In one instance you’ll find some of these women complaining while in another you here them boasting on what they have via who they boned. Yes, I feel so bad for you because you’re whining about the “lifestyle” then three scenes later bragging on the material possessions that same “lifestyle” affords you.

It’s bullshit like that that has me smiling at a homeless man spending his donations on Jack Daniels over Jack in the Box a lot faster than I do at any point during this show. It’s really hard to have empathy for the obnoxious.

Then again, I do feel a little bad about this woman’s face being cracked by Big Gums McGraw.
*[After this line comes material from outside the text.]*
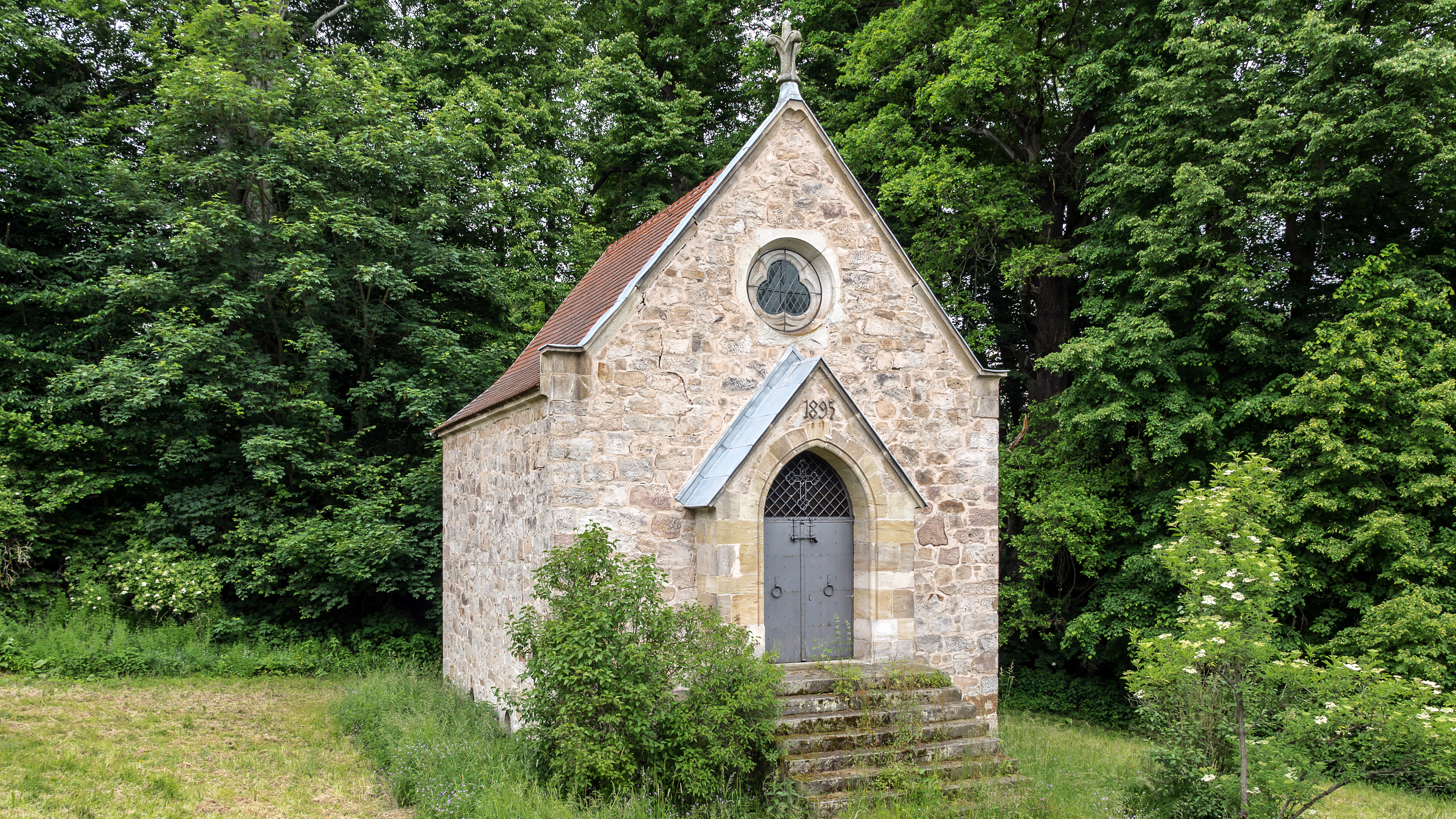 Denkmalgeschützte Gruft der Familie Parry in Kuhfraß, Gemeinde Uhlstädt-Kirchhasel

I love how he told his wife “I’m not selfish” but then proceed to explain exactly he’s a selfish jackass. So this character, Jennifer Williams, married an inarticulate, disrespectful, gum-heavy man who won’t hesitate to play her on national television.

But she eats at the best restaurants, flies first class, and doesn’t want for anything so I doubt this will sad little scene will stop folks from staking out the next NBA draft for prey. Or from Jennifer filing for divorce. That is, unless she can get around that pre-nup she likely signed.

On top of cheating athletes and the credit cards they use to pacify their women with, you see some of those very women pop around on this show with some eerie false sense of entitlement. Or acting curiously sanctimonious like Evelyn Lozada. I saw the episode where she scolded Royce Reed’s naive self for p-popping on stage and how it made her “uncomfortable” because her teenage daughter was around.

I wonder how comfortable that teenage daughter now feels about her mom’s breasts splattered all over the home page of The YBF.

As for Royce Reed, oh bless her heart. And don’t even think to ask: Of course I wanted you to read that in your head with the oldest black woman’s voice you can think of. She sure does “thrust her vagina” all over the place. What a pity that she’s not collecting any tips for it, though.

There’s that other one, too. Uh, the one who thinks her man doesn’t cheat and that her life is perfect. You would think with her sister rumored to be smashing her TV bosses ex-husband she’d have a clue. But some people like to pretend Santa Clause is real forever.

I actually like Shaunie O’Neal and I salute her in cashing those post-Shaq checks, but I’m not sure I can take Basketball Wives Madams, Mamas, and Maybes much longer.

If these ball players aren’t going to put a ring on it, can the producers at least wrap a better storyline around it?